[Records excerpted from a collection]

══════

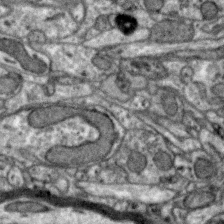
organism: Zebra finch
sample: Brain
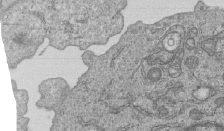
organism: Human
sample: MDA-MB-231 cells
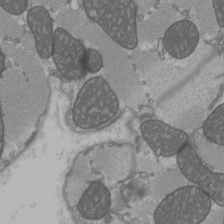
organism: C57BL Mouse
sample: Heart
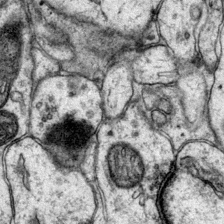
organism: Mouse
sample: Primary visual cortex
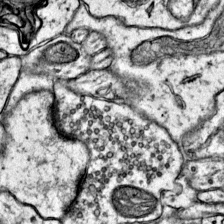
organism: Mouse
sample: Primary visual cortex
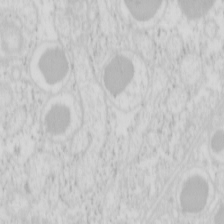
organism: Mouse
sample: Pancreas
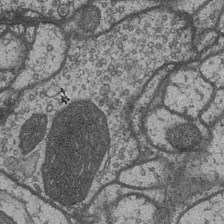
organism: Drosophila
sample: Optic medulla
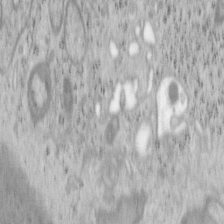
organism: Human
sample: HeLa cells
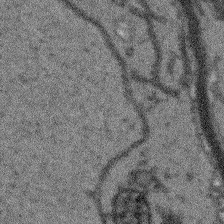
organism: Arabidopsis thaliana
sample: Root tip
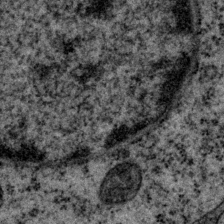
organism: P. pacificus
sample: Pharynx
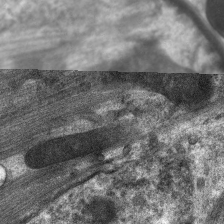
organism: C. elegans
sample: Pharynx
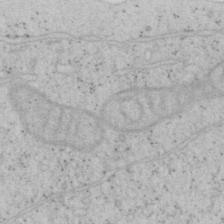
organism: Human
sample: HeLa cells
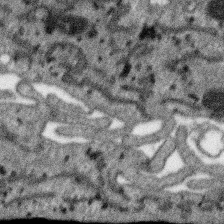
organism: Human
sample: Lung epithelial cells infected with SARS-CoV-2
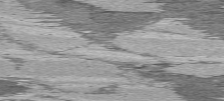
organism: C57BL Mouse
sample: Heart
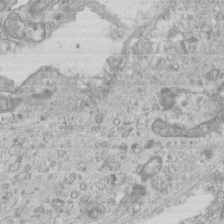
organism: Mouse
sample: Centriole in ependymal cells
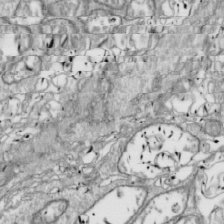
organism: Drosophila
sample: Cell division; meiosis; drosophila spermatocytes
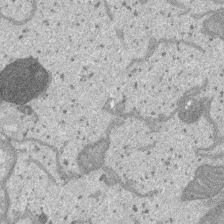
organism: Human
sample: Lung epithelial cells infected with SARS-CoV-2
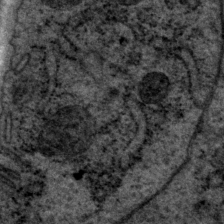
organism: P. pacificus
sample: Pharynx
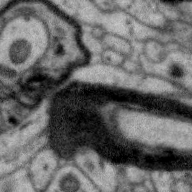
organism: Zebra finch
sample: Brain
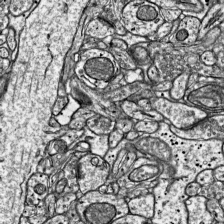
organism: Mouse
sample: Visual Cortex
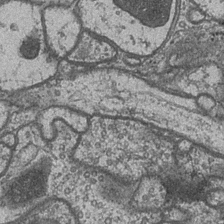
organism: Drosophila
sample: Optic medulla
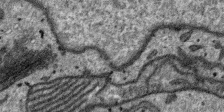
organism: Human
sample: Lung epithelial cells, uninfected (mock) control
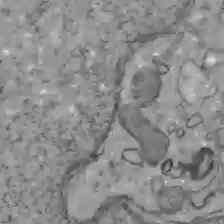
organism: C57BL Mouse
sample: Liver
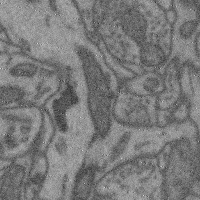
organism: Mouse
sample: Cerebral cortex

══════

- **TASK DETAILS**
Line by line, print the records exactly, leaving the pictures behind.

- **RESULT FOR THIS TASK**
organism: Zebra finch
sample: Brain
organism: Human
sample: MDA-MB-231 cells
organism: C57BL Mouse
sample: Heart
organism: Mouse
sample: Primary visual cortex
organism: Mouse
sample: Primary visual cortex
organism: Mouse
sample: Pancreas
organism: Drosophila
sample: Optic medulla
organism: Human
sample: HeLa cells
organism: Arabidopsis thaliana
sample: Root tip
organism: P. pacificus
sample: Pharynx
organism: C. elegans
sample: Pharynx
organism: Human
sample: HeLa cells
organism: Human
sample: Lung epithelial cells infected with SARS-CoV-2
organism: C57BL Mouse
sample: Heart
organism: Mouse
sample: Centriole in ependymal cells
organism: Drosophila
sample: Cell division; meiosis; drosophila spermatocytes
organism: Human
sample: Lung epithelial cells infected with SARS-CoV-2
organism: P. pacificus
sample: Pharynx
organism: Zebra finch
sample: Brain
organism: Mouse
sample: Visual Cortex
organism: Drosophila
sample: Optic medulla
organism: Human
sample: Lung epithelial cells, uninfected (mock) control
organism: C57BL Mouse
sample: Liver
organism: Mouse
sample: Cerebral cortex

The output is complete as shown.